Meaningfulness: A system that provides explanations that are understandable to the intended consumers. The document points out how meaningfulness itself can change as consumers gain experience with the system over time.

Explanation Accuracy: This requires staying true to the reason for generating a particular output or accurately reflecting the process of the system. 

Knowledge Limits: A system that only operates under conditions for which it has been designed and it has sufficient confidence in its output. “This principle can increase trust in a system by preventing misleading, dangerous, or unjust outputs.”

Why it matters: There are increased calls for explainable AI systems, either because of domain-specific regulatory requirements, such as in finance, or through broader incoming legislations that mandate trustworthy AI systems, part of which is explainability. There are many different techniques that can help to achieve explainability, but having a solid framework to assess various approaches and ensure comprehensiveness is going to be important to get users to trust these systems. More importantly, in cases where little guidance is provided by regulations and other requirements, such a framework provides adequate scaffolding to build confidence in one’s approach to designing, developing, and deploying explainable AI systems that achieve their goals of evoking trust in their users.      Read more: Draft NISTIR 8312 – Four Principles of Explainable Artificial Intelligence

####################################################

Tech Tales:

Generative Fear
[America, 2028]

It started with ten movie theatres, a captive audience, and a pile of money. That’s how the seeds of the Fear Model (FM) were laid.

Each member of the audience was paid about double the minimum wage and, in exchange, was wired up with pulse sensors and the cinema screen was ringed by cameras, which were all trained on the pupils of the audience members.
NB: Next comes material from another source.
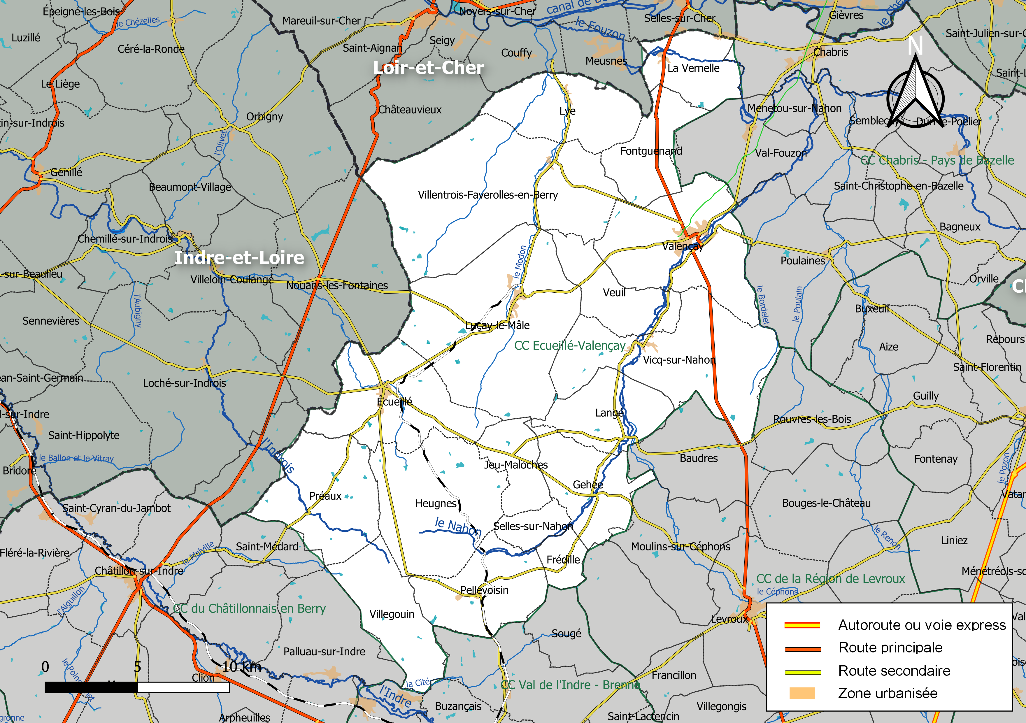 Carte de la communauté de communes Ecueillé-Valençay, département de l'Indre, France. Composition au 1er janvier 2019.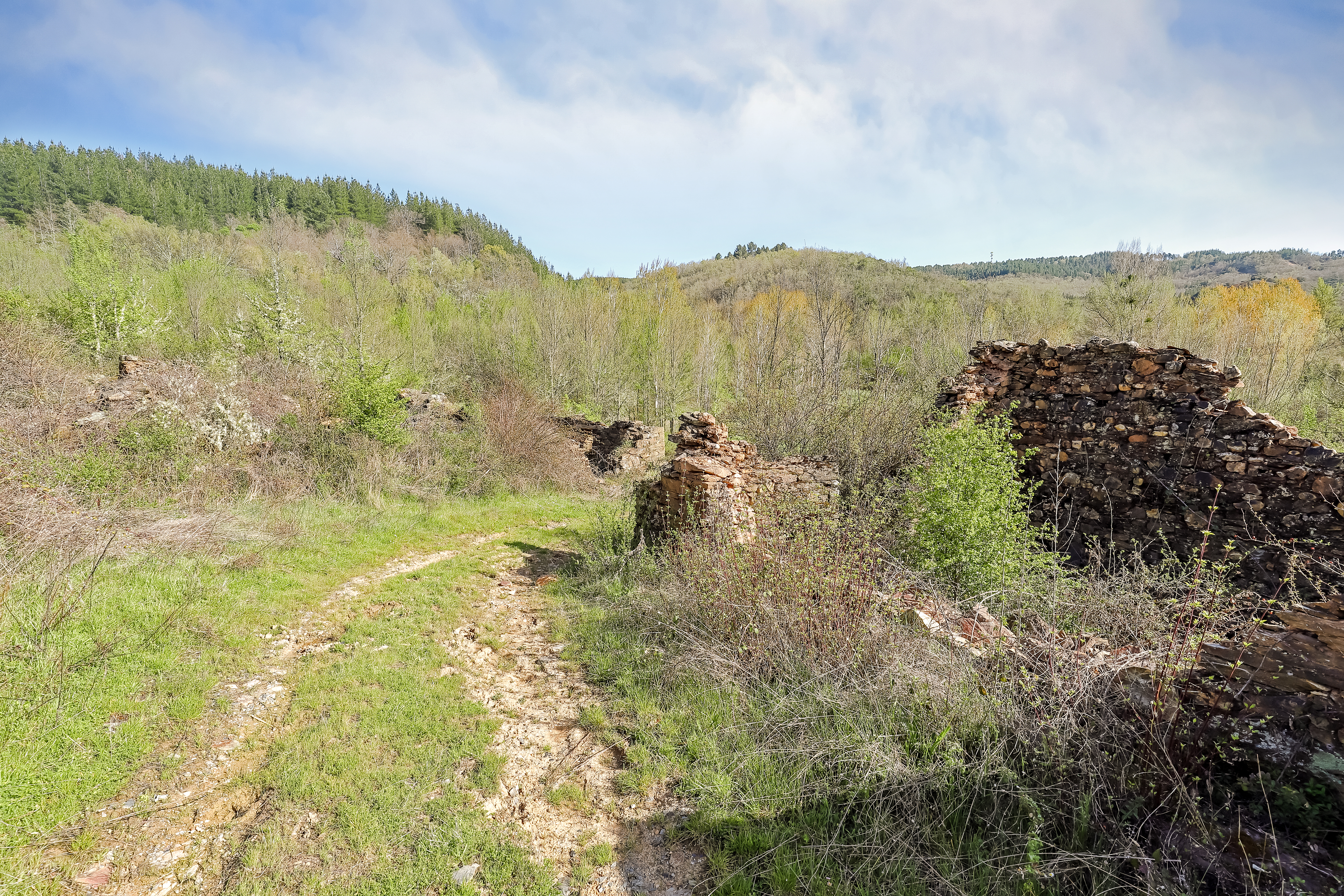 Castellanos es un despoblado que pertenece al municipio de Berlanga del Bierzo en la comarca de El Bierzo, provincia de León.

In this way, the Fear Model developers could build a dataset that linked indications of mental and psychological distress in the audience with moments transpiring onscreen in a variety of different films.

Ten movie theatres were rented, and they screened films for around 20 hours a day, every day, for a year. This generated a little over 70,000 hours of data over the course of the year – data which consisted of footage from films, paired with indications of when people were afraid, aroused, surprised, shocked, and so on. They then sub-sampled the ‘fear’ moments from this dataset, isolating the parts of the films which prompted the greatest degree of fear/horror/anxiety/shock.

With this dataset, they trained the Fear Model. It was a multimodal model, trained on audio, imagery, and also the aligned scripts from the films. Then, they used this model to ‘finetune’ other media they were producing, warping footage into more frightening directions, dosing sounds with additional screams, and adding little flourishes to scripts that seemed to help actors and directors wring more drama out of their material.

The Fear Model was subsequently licensed to a major media conglomerate, which is reported to be using it to adjust various sound, vision, and text installations throughout its theme parks.

Things that inspired this story: Generative adversarial networks; distillation; learning from human preferences; crowdwork; the ever-richer intersection of AI and entertainment.